Our Founder

Wossene Bowler's Story In Her Own Words

My name is Wossene Tiruneh Bowler, I graduated from the California Institute of Arts in 1990. After graduation, I entered the film school program to acquire a masters degree and studied for a year and half before I married my husband. Soon after our marriage, my husband and I moved to Singapore where we spent ten years.

Unfortunately, in the year 2000 I was diagnosed with C.M.L. leukemia and was forced to move back to the United States for medical treatment. I was very fortunate to be accepted at the City of Hope Hospital for a bone marrow transplant. I was also blessed by the fact that my brother turned out to be a 100% match. I’m proud to say that he was my bone marrow donor. With chemotherapy my contaminated cells were wiped out and my brother’s bone marrow was given to me. It was the most difficult part of my life, not knowing what was going to happen with my recovery.

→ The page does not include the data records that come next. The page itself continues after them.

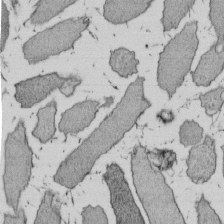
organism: E. coli
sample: Bacterial nucleoid
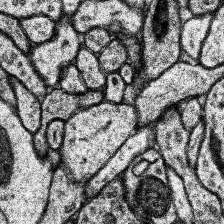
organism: Human
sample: Temporal Lobe
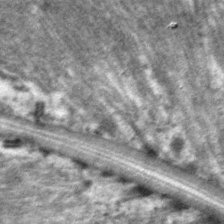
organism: C. elegans
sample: Pharynx
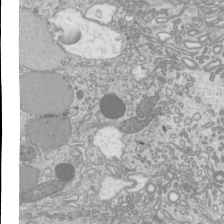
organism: Mouse
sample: Cilia; mouse epididymis
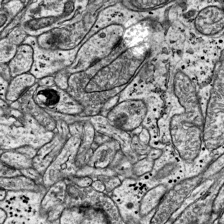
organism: Mouse
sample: Visual Cortex
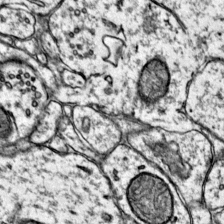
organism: Mouse
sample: Primary visual cortex
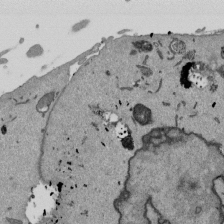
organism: Mouse
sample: ED-1 cell nuclei; centrioles
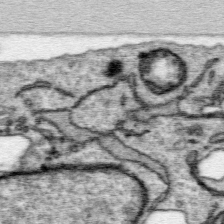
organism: Human
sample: HeLa cells
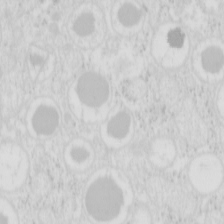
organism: Mouse
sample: Pancreas
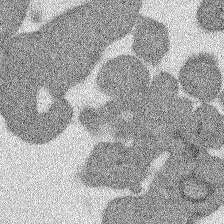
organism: Human
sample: HeLa cells
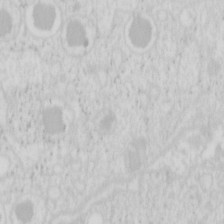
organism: Mouse
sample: Pancreas
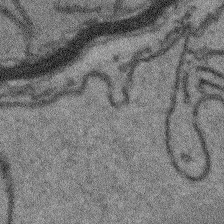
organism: Arabidopsis thaliana
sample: Root tip
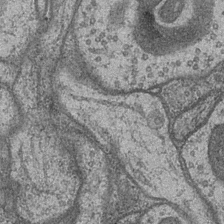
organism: Drosophila
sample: Optic medulla
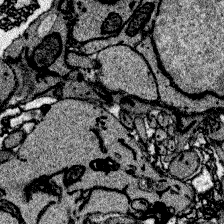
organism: Zebrafish
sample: Larval olfactory bulb
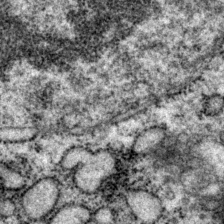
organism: P. pacificus
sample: Pharynx
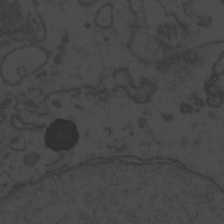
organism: Zebrafish
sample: Macrophage infected with Toxoplasma gondii
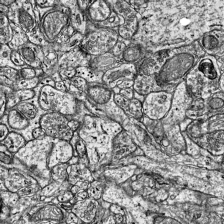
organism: Mouse
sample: Visual Cortex
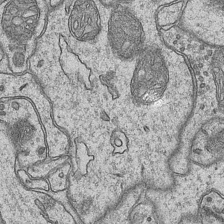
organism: Mouse
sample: CA1 Hippocampus
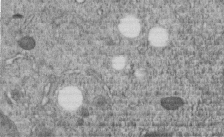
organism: C. elegans
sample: C. elegans embryo early stage
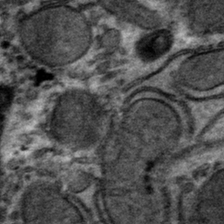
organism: Mouse
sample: Mouse hepatocytes
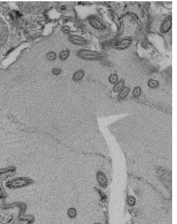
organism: Tetrahymena
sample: Cilia in tetrahymena
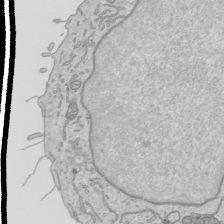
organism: Human
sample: Mitochondria in HCT116 cells
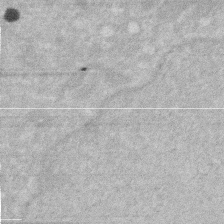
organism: Human
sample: HIV infected U937 cells
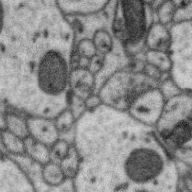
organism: Zebra finch
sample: Brain
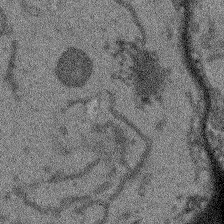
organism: Arabidopsis thaliana
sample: Root tip
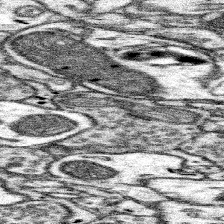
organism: Mouse
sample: Somatosensory cortex neuropil
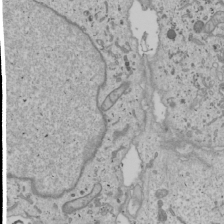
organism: Human
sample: Mitochondria in U2OS cells
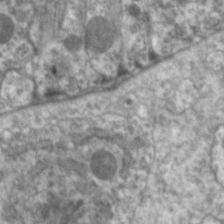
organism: C. elegans
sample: Pharynx
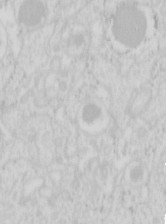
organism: Mouse
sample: Pancreas
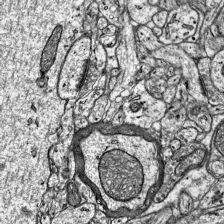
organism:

After I was cured, I went back home to Ethiopia to thank God for giving me a second chance and to pray for those who suffer with the same illness. I also went to fulfill my family's wish. During my illness, they had promised to take me to every Church in Ethiopia after my recovery.

For two years I had no problems and I was very happy. Towards the end of the two year period, I went for a bone marrow test and my doctor found that my own cells had come back. She explained, “You have no leukemia but we don’t want to take a chance, you have to take a medication called Gleevic.” She put me on the medication, which cost $2,500 per month. I was very blessed again as I was taking potassium pills to control its side effects. The day after I found out my results. I woke up and had difficulty moving my body and felt very heavy. I was crying and didn’t know what to do. I was depressed. I went back to my doctor and she suggested that I seek Psychiatric Therapy. I refused to go to therapy. I didn’t want to go to someone I had never met and tell them what happened to me. I decided to cure myself. I started by telling myself what I can do and what my wishes were, I suffered for a few weeks but one morning I snapped out of it. It was clear to me then, I survived for a purpose, and that is to do good and to pay back what I took from the people who helped me.

I decided to establish a foundation and named it the Life’s Second Chance Foundation. My wish is to build cancer hospitals around the world to give a second chance, like I received, for those who need it.